### [Work item]
Below this line is a listing that includes pictures. Copy exactly, and only, the lines from the one containing "Estatua de madera" through the one containing "Nabburg an der"; the pictures do not go in the copy.

**** Input data

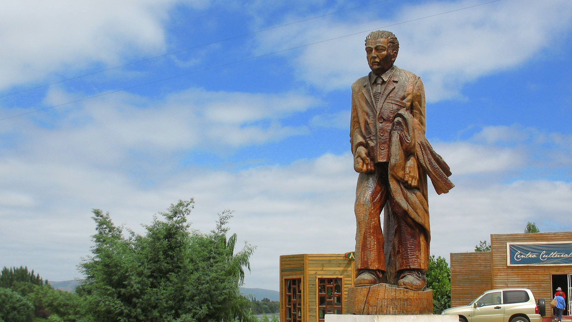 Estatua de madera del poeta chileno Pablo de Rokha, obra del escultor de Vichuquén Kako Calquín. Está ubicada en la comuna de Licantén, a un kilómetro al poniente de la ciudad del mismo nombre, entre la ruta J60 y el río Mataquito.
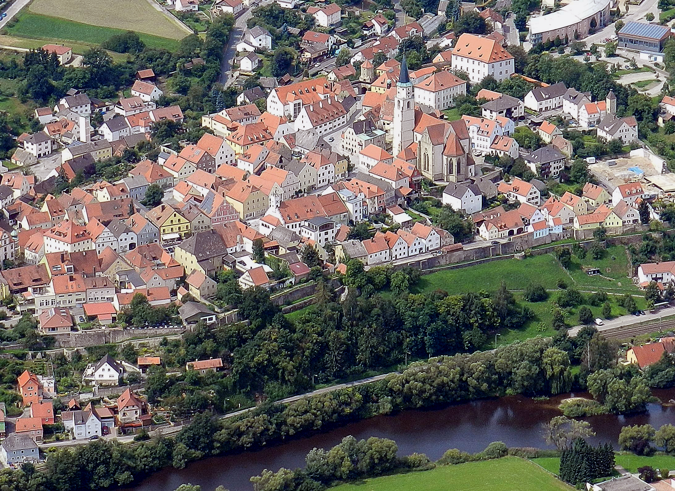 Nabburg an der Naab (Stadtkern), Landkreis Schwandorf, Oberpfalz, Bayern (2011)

********
**** Input data

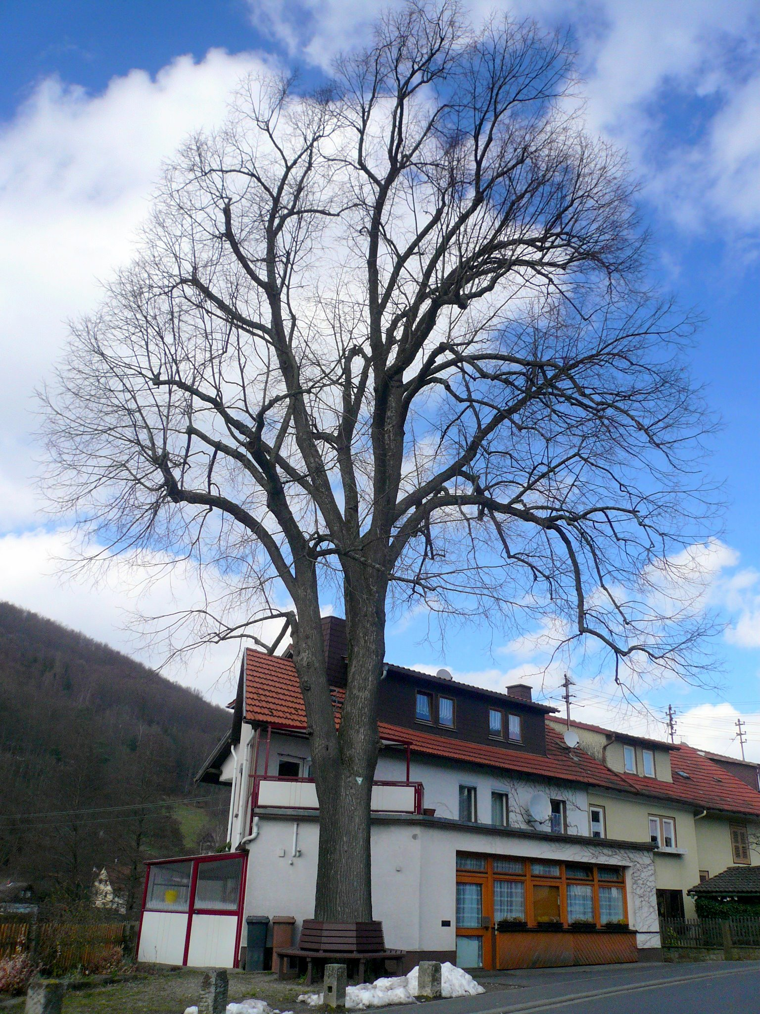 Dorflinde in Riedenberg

********

### [Solution to the problem]
 Estatua de madera del poeta chileno Pablo de Rokha, obra del escultor de Vichuquén Kako Calquín. Está ubicada en la comuna de Licantén, a un kilómetro al poniente de la ciudad del mismo nombre, entre la ruta J60 y el río Mataquito.
 Nabburg an der Naab (Stadtkern), Landkreis Schwandorf, Oberpfalz, Bayern (2011)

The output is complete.